Top of SUPPLIED ENTRIES

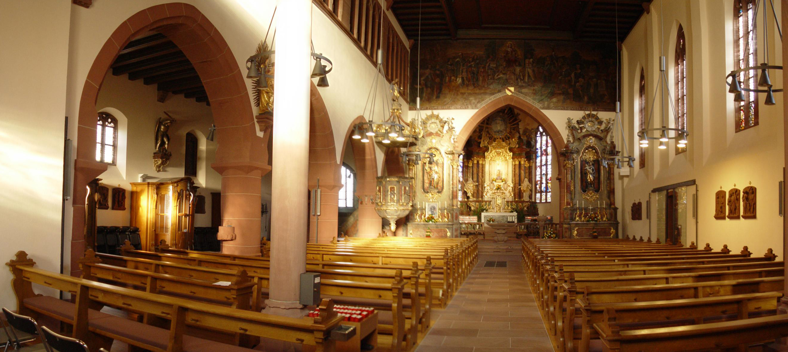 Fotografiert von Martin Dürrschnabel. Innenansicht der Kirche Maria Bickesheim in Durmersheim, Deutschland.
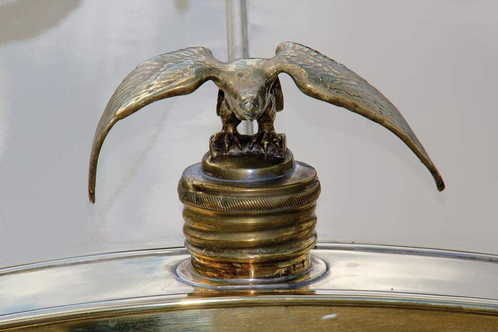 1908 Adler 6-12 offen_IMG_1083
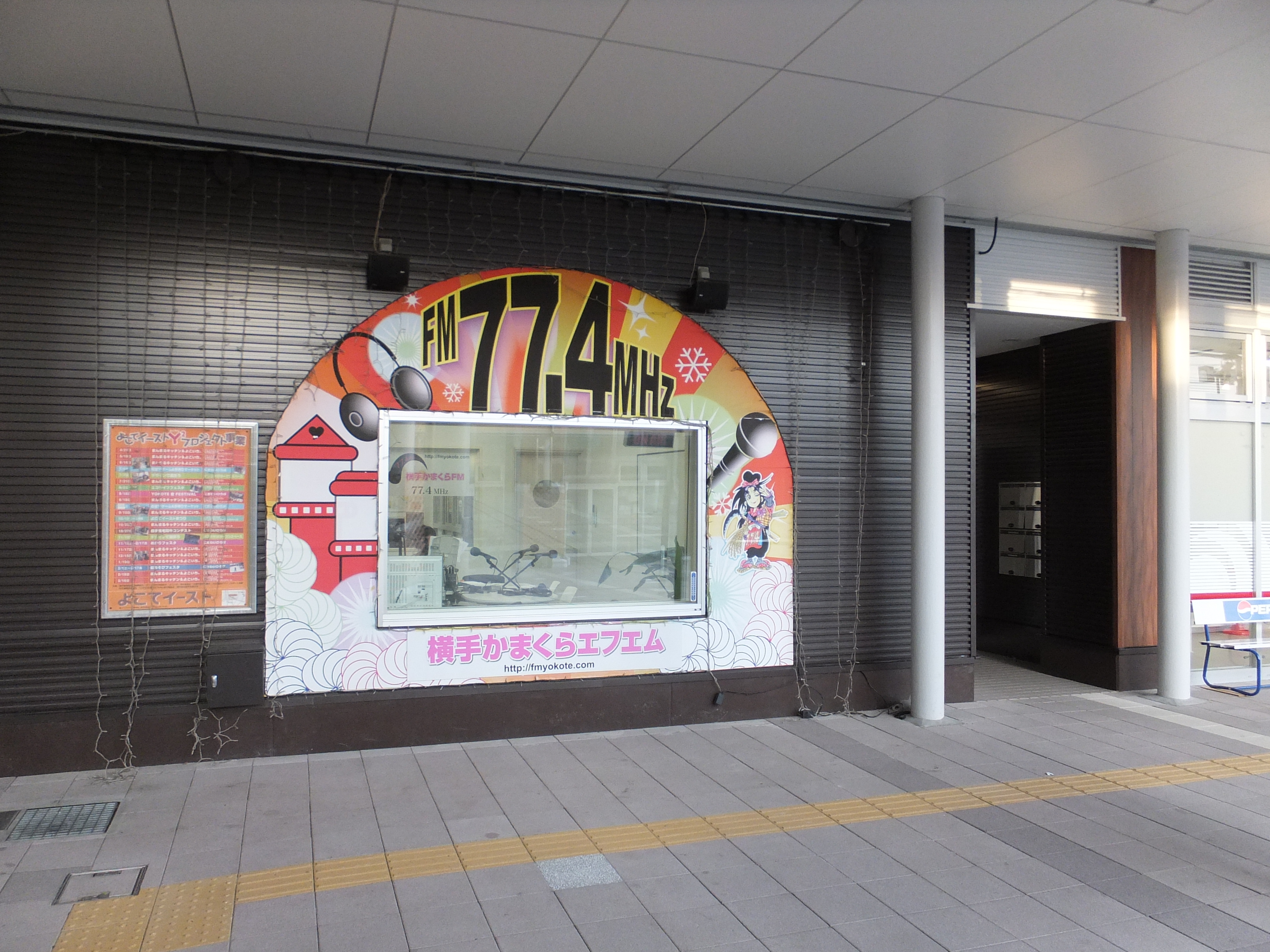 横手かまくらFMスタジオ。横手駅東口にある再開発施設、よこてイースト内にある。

Bottom of SUPPLIED ENTRIES
Top of SUPPLIED ENTRIES

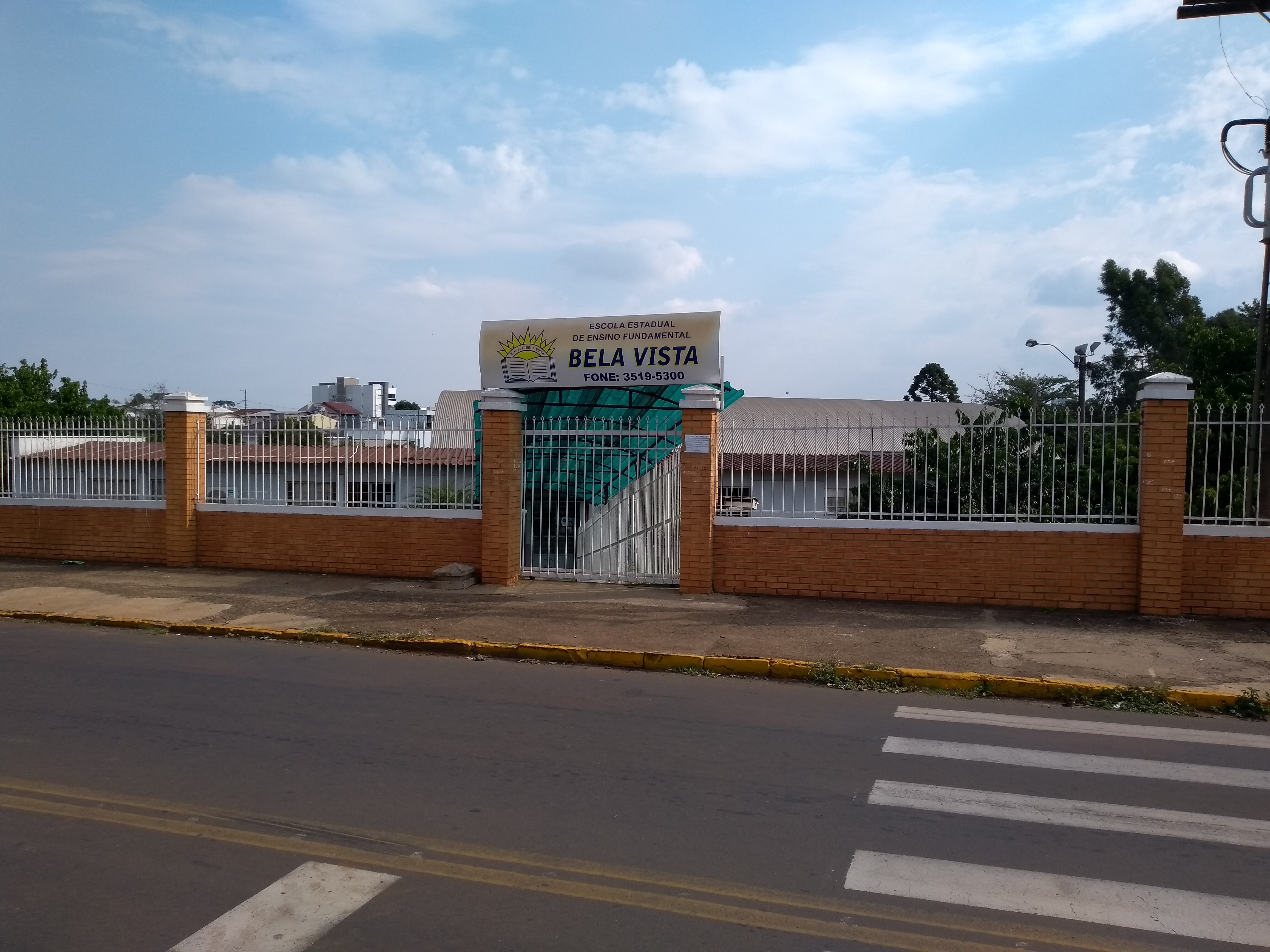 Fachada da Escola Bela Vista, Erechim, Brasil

Bottom of SUPPLIED ENTRIES

◆ **WORK REQUEST**:
The material above holds pictures; leave them out. Repeat exactly the lines from the one containing "Fotografiert von Martin" through the one containing "横手かまくらFMスタジオ。横手駅東口にある再開発施設、よこてイースト内にある。", and nothing else.

◆ **SOLUTION FOR THIS PROBLEM**:
 Fotografiert von Martin Dürrschnabel. Innenansicht der Kirche Maria Bickesheim in Durmersheim, Deutschland.
 1908 Adler 6-12 offen_IMG_1083
 横手かまくらFMスタジオ。横手駅東口にある再開発施設、よこてイースト内にある。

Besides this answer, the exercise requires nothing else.